Егор рассказал о Плаксе, о фильме, о «Своих» и о своих догадках.

— И что? — не понял Чиф. — Что ты хочешь от меня?

— Там были, я говорил, Чепанов, Эрдман; ты с ними лично знаком, а я нет. Ты вообще многих знаешь, у тебя связи на самом верху и в фсб, мвд, и в прессе. Узнай, что это за студия «Kafka's pictures», что за режиссёр Мамаев, что там вообще происходит, — пояснил Егор.

— А зачем? Ты что, действительно полагаешь, будто Плаксу убили и сделали из убийства кино? Чушь какая-то. Кому это нужно? Спецэффекты это всё. Слишком натурально, не слишком натурально, да что мы с тобой в этом понимаем? Это же кино, а не книги, — бурчал Чиф. — Ты допускаешь нечто крайнемаловероятное.

— А со мной всегда происходит как раз то, что наименее вероятно. Это не по науке, но я живу ненаучно и думаю, что по науке живут только мюмезоны и медузы. Посмотри вокруг: вселенная — довольно суровое место. Вероятность зажигания и выживания жизни среди этой пустоты, съёжившейся около абсолютного нуля, практически ничтожна, близка к нулю абсолютно; но жизнь, однако же, живёт и даже зажигает. Потом: среди шести миллиардов людей оказаться в небольшом коллективе тех, кто курит винтажные сигары и жрёт фуагру из банки, труднее, чем в неудавшемся большинстве в астраханских бараках, парижских предместьях или на просторах республики Чад. Труднее, но мы здесь, а не там. Странно, что двое тишайших хмырей вроде нас, близоруких чтецов Уоллеса Стивенса, Зюскинда и Белого, вышли из тихой редакции с кистенём на большую дорогу душегубствовать заради фуагры и модных штанов. Невероятно, ненаучно, но так. Крайнемаловероятно, что Плаксу убили, а если убили? Если и не убили, то могли сделать из неё рабыню для порнухи садической, угрозами или на психотропах держать; не стала бы она в таком по своей воле сниматься, ты её знаешь, — настаивал Егор.

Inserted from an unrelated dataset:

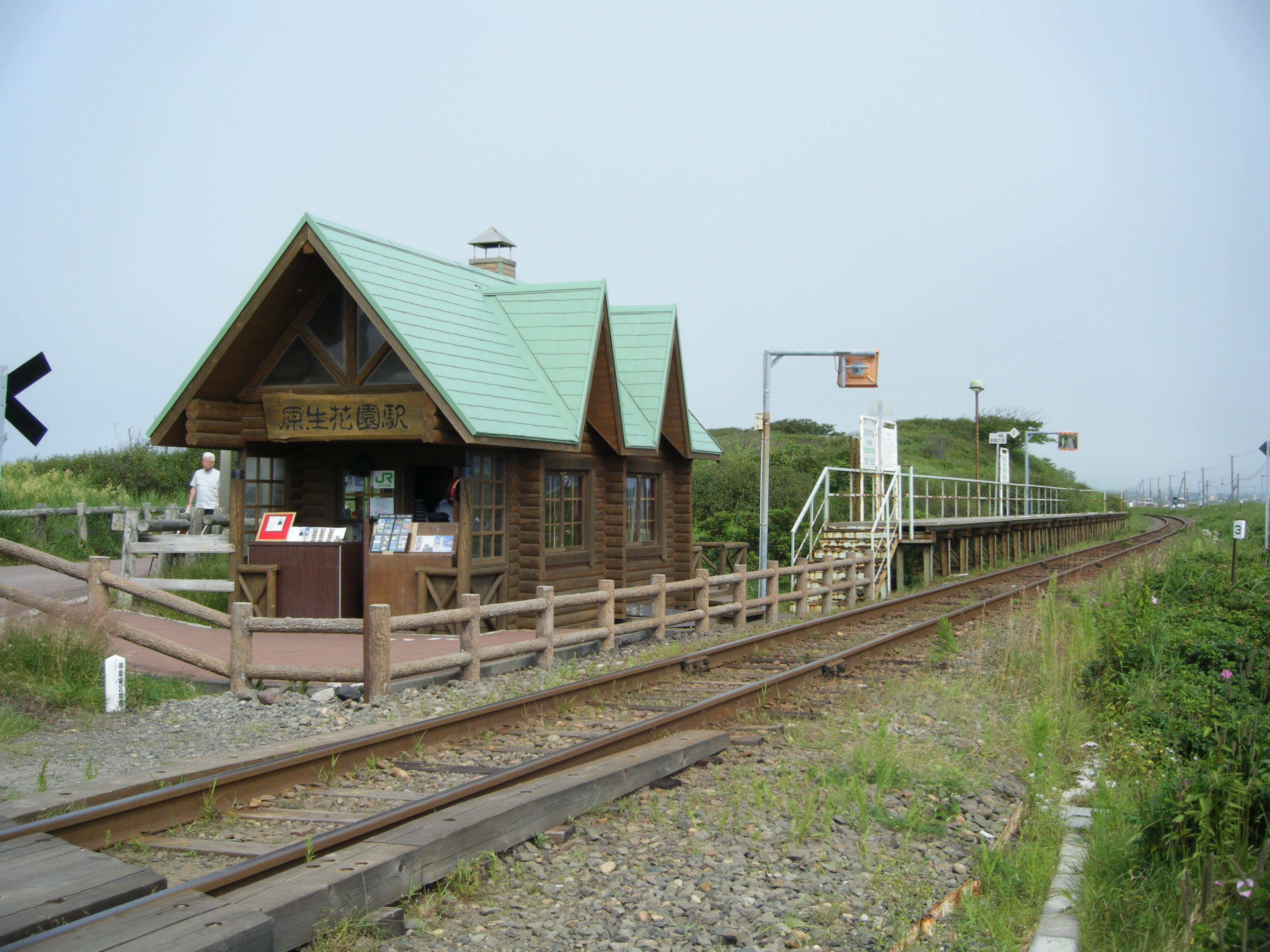 原生花園駅（JR北海道、釧網本線）。

— Да хоть бы и так, спасать что ли её решил? — не понимал Чиф. — Кто она тебе? У неё своя жизнь. Она тебя, не обижайся, конечно, ни во что не ставила, изменяла тебе со всеми подряд недоолигархами и кинопроходимцами. Ты вот о чём лучше подумай: новые корифеи в литературе заводятся, молодые, ранние, надежды подают. Сейчас за так заберём, через три года, раскрутив, море денег заработаем да ещё карманных лидеров общественного мнения получим в своё полное распоряжение. Молотко, Дранцев, Плёцкая — слыхал? Начинающие, самое время брать. Взялся бы, Егор. У тебя опыт, упорство. Прибыль не как раньше семьдесят на тридцать, а пополам. Не век же Чеховым, Басё и фальшивым Сергеичем питаться. Этих молотков скоро одних будут читать, а с Чеховым и советником Такамурой только учёные гипотоники возиться останутся.

— Я подумаю, — отвернулся Егор.

— Подумаю! Не думай, ладно, это я так сказал, — разозлился Игорь Фёдорович. — Думать стал, стареешь. Небось, когда в Фёдора Ивановича на этом самом месте стрелял, — не думал.

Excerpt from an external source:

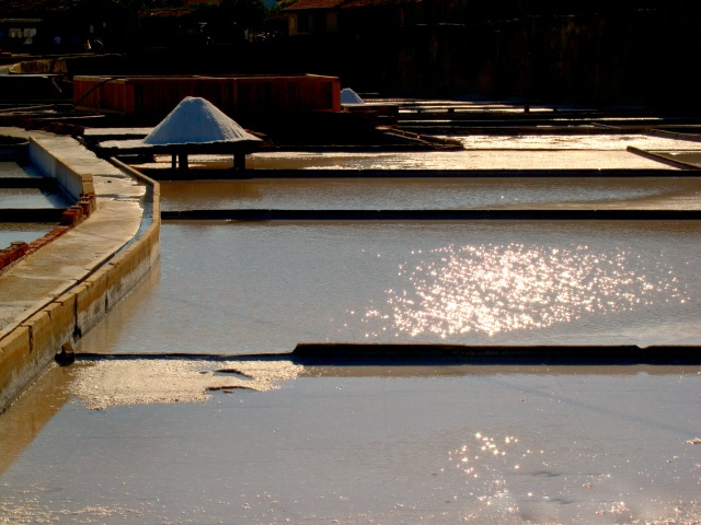 Rio Maior [P], 2011, Salinas Naturais.

— Это разве в этой комнате было? — обалдел Егор.

— Достоевский, Кеведо, Чехов, советник Такамура… — словно с собой говорил Чиф. — Знали бы все эти достоевщики и чеховеды, очкарики, ценители изящного, любители потрепаться о высоком, интеллигентушки блаженные, какими путями доставляется им разумное, доброе, вечное. Вот сейчас какой-нибудь мальчик учит урок, зубрит из учебника ботаники раздел какой-нибудь типа «мхи и лишайники» и «хвощи» там «и папоротники»; и не знает, что за госзаказ на этот учебник — замочили «крокодилеры» нашего Пашу, помнишь? А у «яснополянских» выкрали Гогу Гугенота и пытали три дня в гаражах, а потом повесили в Нескучном саду. И сами потеряли Вальта и Тральщика, и быков немеряно. А войну за сбыты Набокова в южной москве помнишь? Семь трупов. За розницу Тютчева помнишь? Между «яснополянскими» и «солнцевскими», которые во всё тогда лезли и сюда захотели. Ну тогда двумя взрывами магазинов обошлось, ночью, без жертв. Зато за опт обэриутов когда мы с «крокодилерами» схлестнулись! Хармс и Введенский тогда хорошо шли, как спирт ройял. Одиннадцать жмуриков! Рекорд! Вот вам прекрасное, вот разумное, вечное, и всё так — и религия, и политика, и поставки свеклы; а ты, я слышал, решил теперь по-праведному жить, без пальбы. Думал, врут, но теперь вижу — правда. Правда?